I have a dream

弁護士をしていると普通に暮らしている方々が見ない世界を間近に見る。ギャンブルや風俗で人生を狂わし多大な債務を負う方。離婚に伴う子どもの奪い合いが警察介入にまで発展する例。DV(それも道具を使って殴打して入院させるほどの凄まじいDVや、放火まで)。養育費ももらえず子供を何人も抱えて貧困にあえいで借金まみれになっている方。医療過誤で喜びの出産が母や子供の死亡という最悪の結果となってしまった方。なけなしの財産を詐欺ですべて失った方。交通事故で最愛の子供や父母を失った方。傷害致死事件のご遺族。殺人事件のご遺族。

これらの方々の被害を回復するために最善の努力を続けてきた。それは裁判だけにとどまらない。市役所などの行政とかけあって生活保護受給にこぎつけたことは何度もあった。より良い治療を受けてもらい、被害回復につなげるために医師を探し、医師と面談も行った。犯罪被害者支援についてまだ日弁連が動いていなかった頃に法務大臣と面談にこぎつけたこともあった。

こういった地道な支援は、実務に携わるものであれば、多かれ少なかれ経験するもの。そして、実務家(メンタル面の実務家の方ではなく、弁護士・医師など現実的な結果を求められる実務家)は、言葉では救済にならない厳しい現実にいつも直面している。

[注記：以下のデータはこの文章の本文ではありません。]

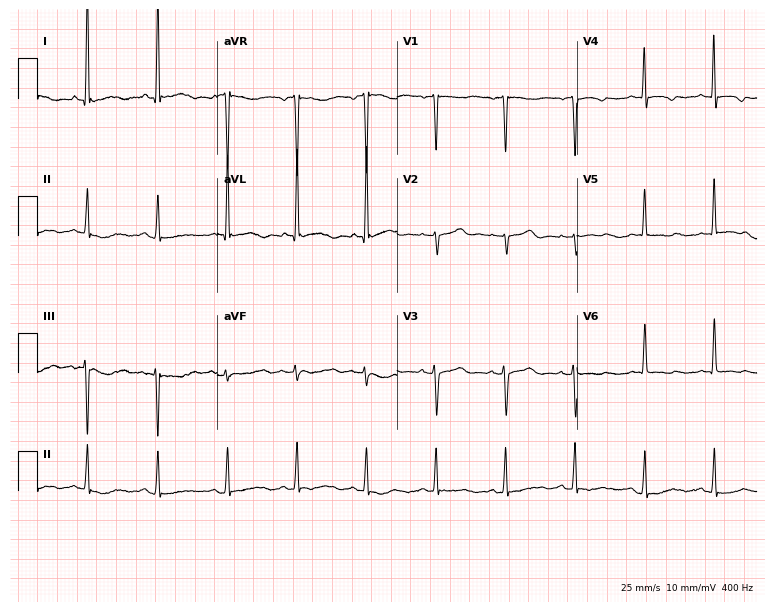
12-lead ECG from a female patient, 71 years old. No first-degree AV block, right bundle branch block (RBBB), left bundle branch block (LBBB), sinus bradycardia, atrial fibrillation (AF) or sinus tachycardia recorded for this tracing. Only these six findings were labelled.
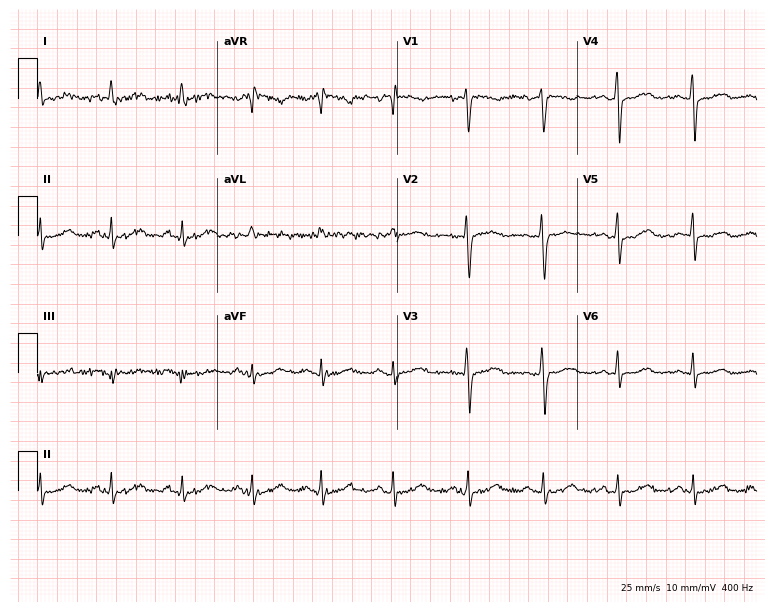
Electrocardiogram, a 36-year-old woman. Overall reading on record: normal ECG.

だからこそ、たとえば医療でいうインフォームドコンセントは淡々と行う。飾った言葉では真実は伝わらない。苦痛を取り除くことにもならない。

それを受け止める人の在り方も様々。きちんと説明したとお礼を言ってくださる方も多数おられる。だが、面と向かって激しい言葉を突き刺す方もいる。表面的にはお礼を言いつつ、帰り際に事務員などに捨て台詞を言われる方もいる。しかし、それも全部含めて我々の仕事だ。

 

さて、政治家の仕事とは何だろうか。厳しい現実に対し、「I have a dream」と語りかけ、社会正義や公平を実現させるのも仕事。夢と希望を苦痛にあえいでいる人たちに、勇気ある行動と共に与えていく、そういう側面は確かにある。

だが、それは誰かの不利益を生む利益誘導であってはならない。ましてや、厳しい現実を無視し、危険な賭けであることを隠して(財政冒険)、言葉だけ苦しんでいる人々に寄り添ったdreamを語るようなものであってはいけない。

 

我々は高度経済成長を経て、いまだ成し遂げた実績の余韻に浸っている成功した社会の中にいる。コップの中にいればコップの中の嵐も嵐だが、外に出てみればそれは嵐ではない。日本の社会が貧困層や社会的困難に陥った方に対し、どれだけの制度的保障を充実させているかは、実務家の知るところ(生活保護だけでなく、自賠責や犯罪被害者補償制度、難病指定による医療費助成など多彩なメニューが年々整備されてきた)。

田舎町では道路も未舗装で電話さえなく、脳卒中になれば家で寝たきりとなっていた昔を知るものとしては、今の日本が、社会保障も合わせ、どれだけの夢がすでに実現された社会なのかを知っている。一方で、日本のこれからの困難を前に、語るべき夢が少ないのが現実。最適配分の実現という永遠の課題に向けての努力しかない。

 

無理な夢を語れば、そこに無理が訪れる。

そのことを知っている以上、無理な夢は語れないし、現実を直視した政策を訴えることを続けざるを得ない。そして、今の日本を子供たちにきちんと受け渡すこと。それが私の「I have a dream」。言葉としてはささやかだが最も困難なチャレンジだ。